The effect was strongly felt throughout the nation as almost all provinces recorded sales activity drop between 40 percent and 60 percent sequentially. The sharpest falls were mainly in the largest markets: Ontario, Quebec and B.C., which recorded a decline of 60.6 percent, 63.4 percent and 55.4 percent, respectively.
Moreover, listings dropped as well, falling 55.7 percent sequentially in April. This signifies that the national sales-to-new listings ratio fell only modestly, dropping to 62.4, a level that would basically be associated markets in seller’s territory. This is not a typical time, and this indicator is less useful than normal given markets that seem to be in stasis – Quebec's 101.6 reading, for example, doesn’t appear particularly informative given the context that generated it.

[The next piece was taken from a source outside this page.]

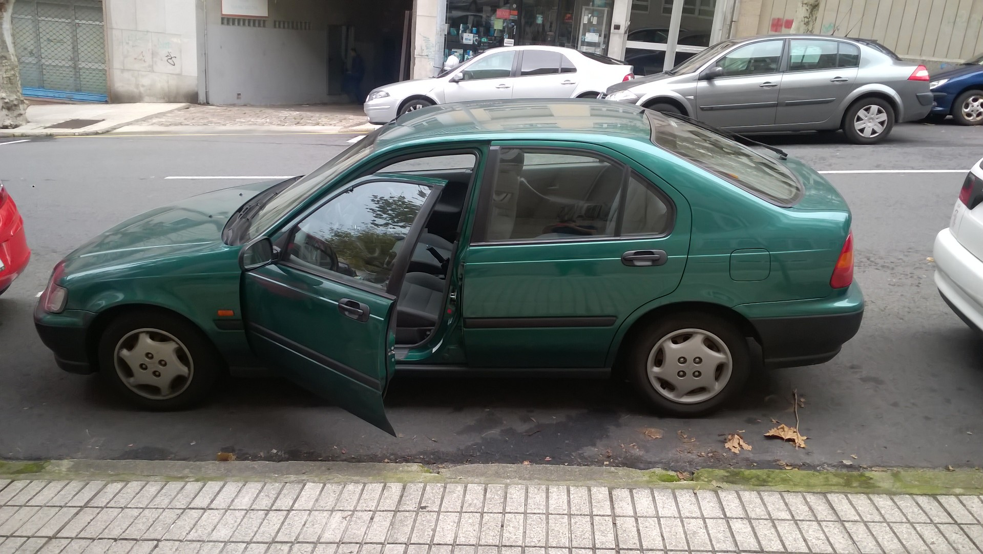 Un Honda Civic de sexta generación, unidad tipo MA9 con motorización D15Z3. En la fotografía ningún elemento original del coche ha sido alterado.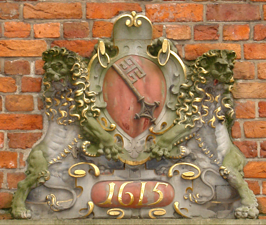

The average home price dropped 10.1 percent sequentially in April, with the ‘actual’ average price dropping to roughly where it stood this time last year (-1.3 percent year-on-year). The falls were quite broad based, with Ontario recording the largest fall of 13.7 percent.
On the contrary, the quality-adjusted MLS home price index dropped a more modest 0.6 percent sequentially, and in a few key markets such as Ottawa and Regina, price growth stayed positive on a ‘like-for-like’ basis.
“April's data confirmed what we were all expecting, namely that the pandemic drove sales to historically depressed levels. Not only did buyers retreat to the sidelines in record numbers, so too did sellers. This meant that markets remained in balanced territory overall”, stated TD Economics in a research report.
With activity contracting steeply and likely to remain depressed for many months, average prices are expected to be distorted, and not fully represent wider market conditions.
“With April in the rear-view, we can start talking about ever so tentative improvements in sales activity as provinces begin to gradually re-open their economies. We do expect sales to remain depressed for a few months longer as job markets slowly improve and buyers remain cautious, but a normalization process is likely already underway”, added TD Economics.